Konzept und taktische Idee
[Bearbeiten | Quelltext bearbeiten]Die Analyse des Ersten Weltkrieges hatte ergeben, dass die Entente-Mächte diesen vor allem aufgrund ihrer neu entwickelten Panzerfahrzeuge gewonnen hatten. In den 1920er-Jahren werteten alle beteiligten Mächte die hierbei gewonnenen Erfahrungen aus.[1] Die Engländer versuchten in diesem Zusammenhang, die Einsatzgrundsätze ihrer Flotte auf das Landheer zu übertragen. Wie in einer Flotte den Kern die Schlachtschiffe bildeten, die ihrerseits von einer Zahl von Kreuzern umgeben waren, diese wiederum geschützt durch Zerstörer, so sollten auch die Landstreitkräfte aufgebaut sein.
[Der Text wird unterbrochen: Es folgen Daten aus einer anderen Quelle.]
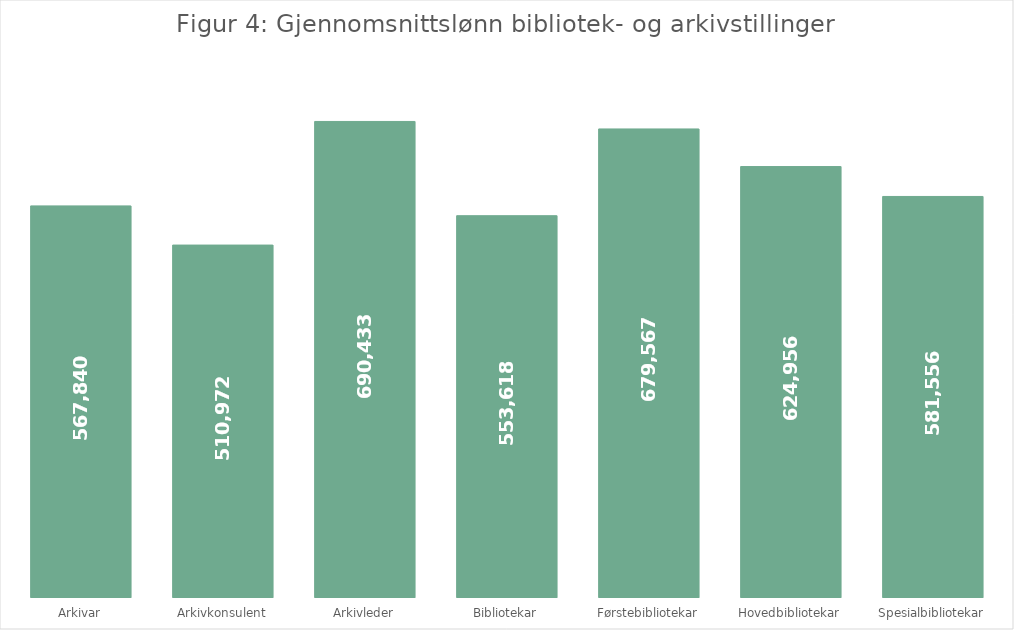
| Category | Series 4 |
|---|---|
| Arkivar | 567840.214 |
| Arkivkonsulent | 510972 |
| Arkivleder | 690433.333 |
| Bibliotekar | 553617.75 |
| Førstebibliotekar | 679566.667 |
| Hovedbibliotekar | 624956 |
| Spesialbibliotekar | 581555.55 |

Die Hauptschlagkraft sollte von schweren Durchbruchs-Panzern ausgehen, daneben dienten Kreuzerpanzer, die über eine relativ starke Bewaffnung und hohe Geschwindigkeit (aber schwache Panzerung) verfügten, der Aufklärung und dem Schutz der schweren Panzer, während die Rolle der Zerstörer (Schutz der Kreuzer) möglichst kleine und preiswert herstellbare Panzer übernehmen sollten. Der Tankette als Panzerbauart wurde diese taktische Rolle zugewiesen. Tanketten sollten (einem Mückenschwarme gleich) die Kreuzer-Panzer umschwärmen und vor Angriffen feindlicher Infanterie schützen. Da sie nur Infanterie bekämpfen sollten, brauchten sie nur ein MG als Waffe und nur eine gegen Gewehrmunition und Splitter schützende Panzerung. Ein derartiges Fahrzeug, besetzt mit einem Fahrer und einem Mann zur Bedienung des MG, wog zwischen 2,5 und 4 Tonnen, brauchte zu seinem Antrieb lediglich einen in Großserie herstellbaren PKW-Motor (beliebt war der des Ford A mit 40 PS) und war entsprechend preiswert. Urvater aller Tanketten war die englische Carden-Loyd Tankette; fast alle in anderen Ländern entstandenen Kleinpanzer der Dreißigerjahre waren letztlich Kopien oder Lizenzfertigungen des Carden-Loyd-Fahrzeuges.
Im spanischen Bürgerkrieg stellte sich indessen heraus, dass ein Panzerfahrzeug in jedem Fall auch mit einer Waffe ausgestattet sein muss, die in der Lage ist, feindliche Panzer zu bekämpfen. Infolgedessen wurde die Tankette (als Bauart) nicht weiterentwickelt, sondern durch schwerere Typen ersetzt. Allerdings war dieser Vorgang 1940 noch nicht abgeschlossen, sodass in den ersten zwei Kriegsjahren noch zahlreiche Tanketten zum Einsatz kamen, die an allen Fronten aber große Verluste hinnehmen mussten, weil sie sich gegen andere Panzer nicht wehren konnten.
Einzelne Tanketten
[Bearbeiten | Quelltext bearbeiten]Großbritannien
[Bearbeiten | Quelltext bearbeiten]Die Briten experimentierten zunächst mit einem Einmann-Panzer, dem Morris-Martel. Dieser erwies sich aber für die vorgesehenen Zwecke als untauglich. Einen besseren Eindruck hinterließ ein Zweimannpanzer, der von John Carden und Vivian Loyd entwickelt und in den Versionen Mk.I bis Mk.V in den Jahren 1924 bis 1925 erprobt wurde. Er wurde sodann als Vickers Carden-Loyd in den Varianten Mk.VI und Mk.VII im britischen Heer eingeführt. Mehrere hundert dieser Fahrzeuge liefen in der britischen Armee,[2] Exporte gingen nach Bolivien, Chile, China, Italien, Japan, Polen, Portugal, Rumänien, Russland, Saudi-Arabien, Schweden und in die Tschechoslowakei.[3]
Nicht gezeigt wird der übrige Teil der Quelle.